Exercise prompt:
Only the pictures are to be omitted; everything else in the listing must be reproduced exactly.

Information provided:
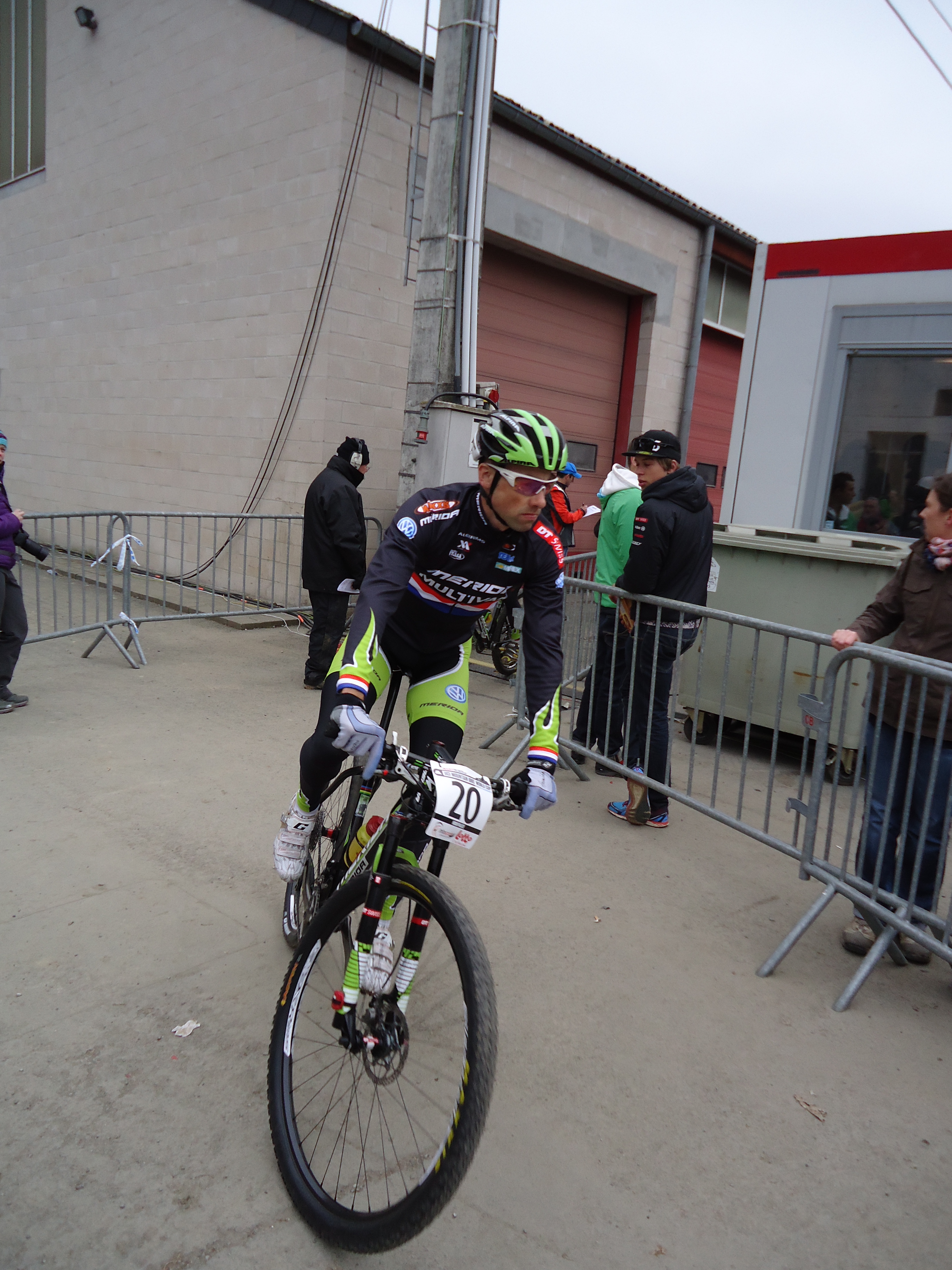 Rudi van Houts vlak voor de start World Cup-manche XCO MTB in Houffalize (BEL).
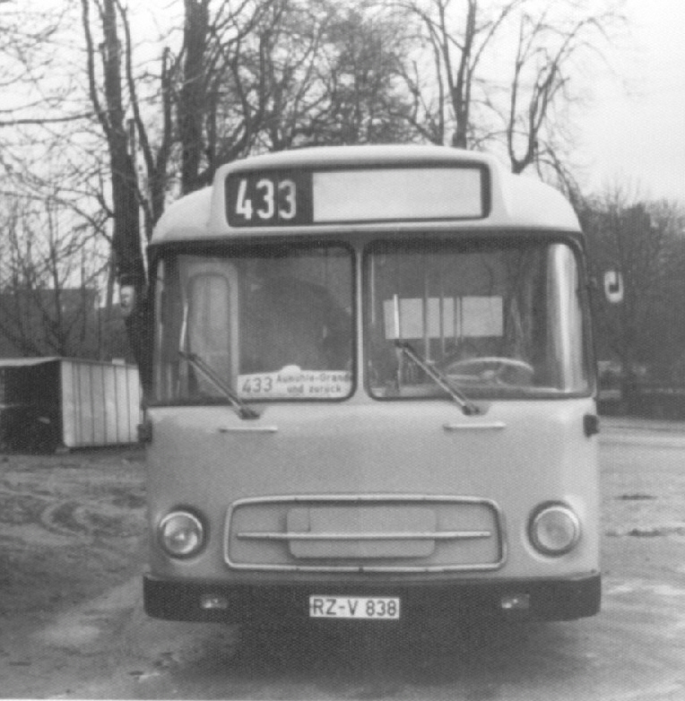 Saturn II, ehemaliger Schnellbus der HHA wurde an einen privaten Busunternehmer verkauft und verkehrte einige Jahre im Auftrag der Kraftpost auf der Linie Aumühle-Grande. Aufnahme: Februar 1975.
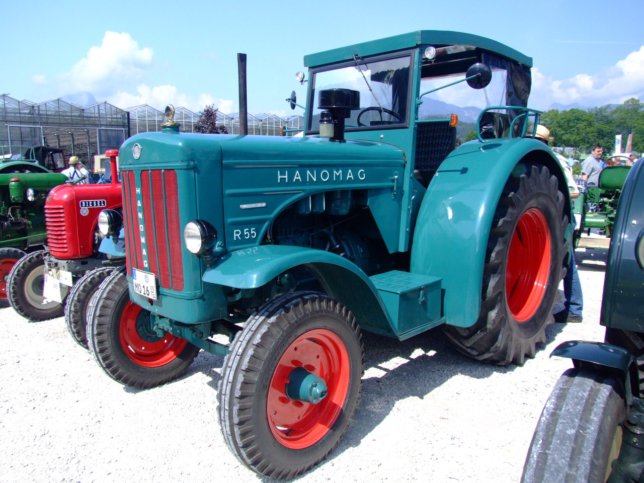 Hanomag R55, Baujahr 1955
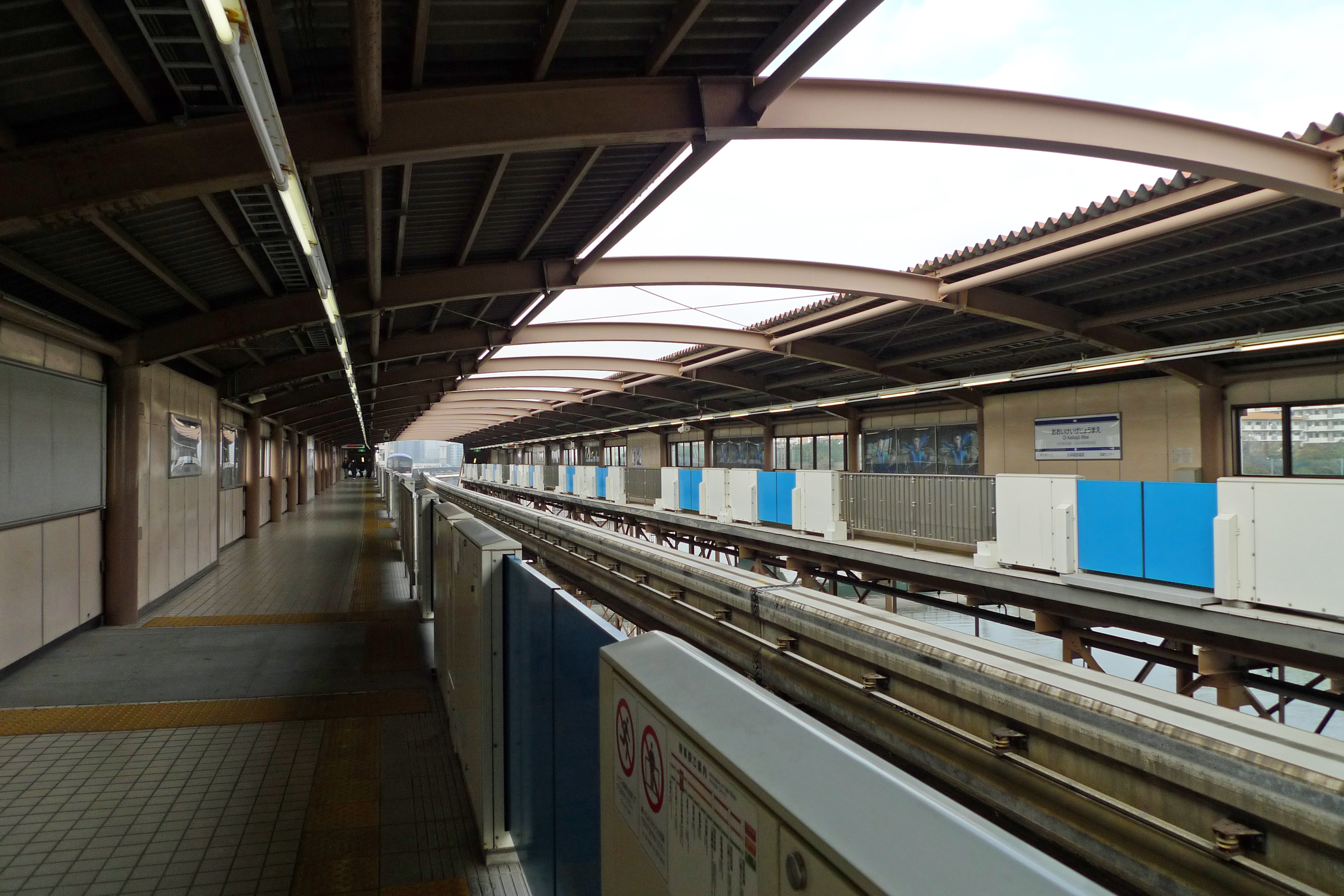 東京モノレール大井競馬場前駅ホーム
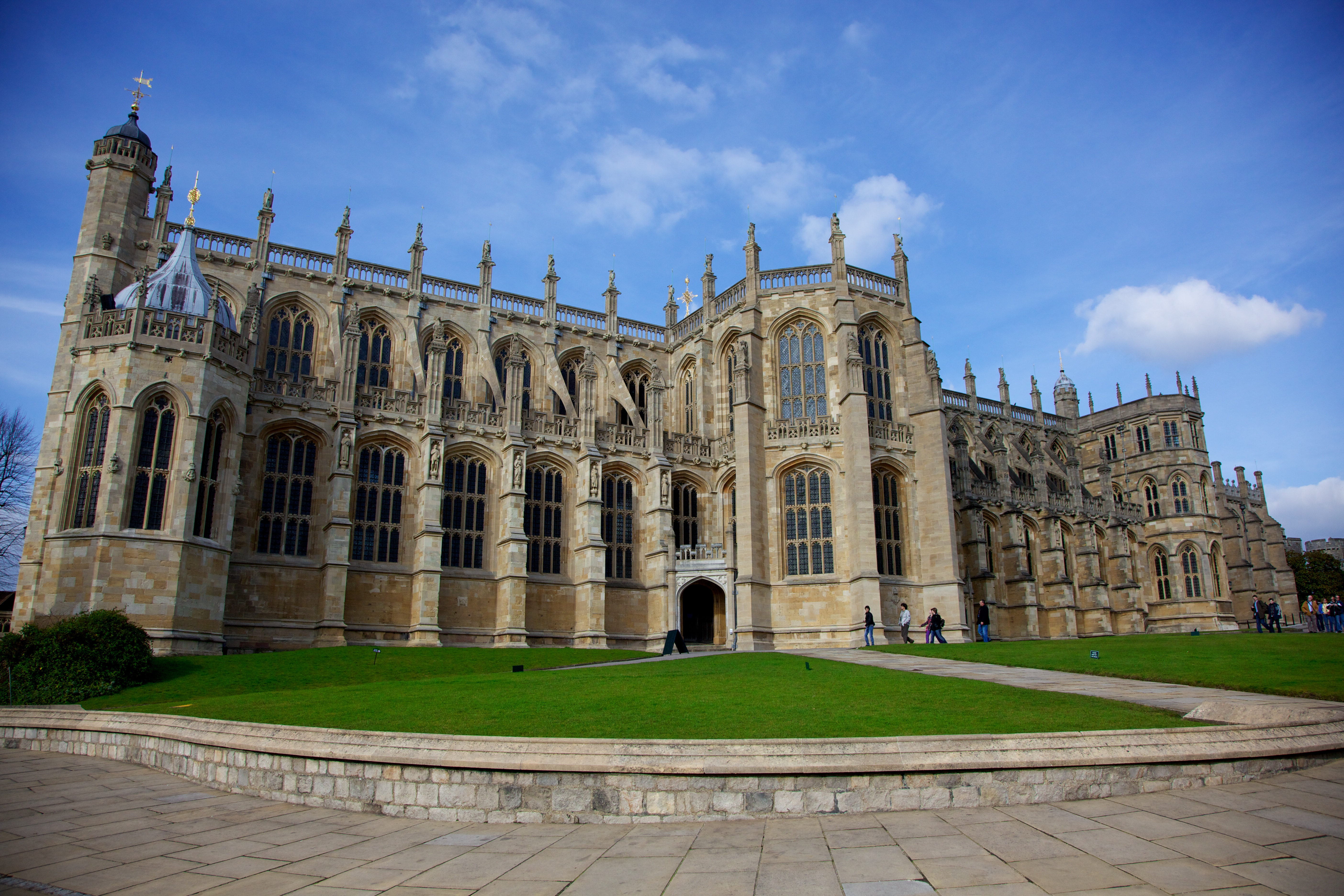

Response to this exercise:
 Rudi van Houts vlak voor de start World Cup-manche XCO MTB in Houffalize (BEL).
 Saturn II, ehemaliger Schnellbus der HHA wurde an einen privaten Busunternehmer verkauft und verkehrte einige Jahre im Auftrag der Kraftpost auf der Linie Aumühle-Grande. Aufnahme: Februar 1975.
 Hanomag R55, Baujahr 1955
 東京モノレール大井競馬場前駅ホーム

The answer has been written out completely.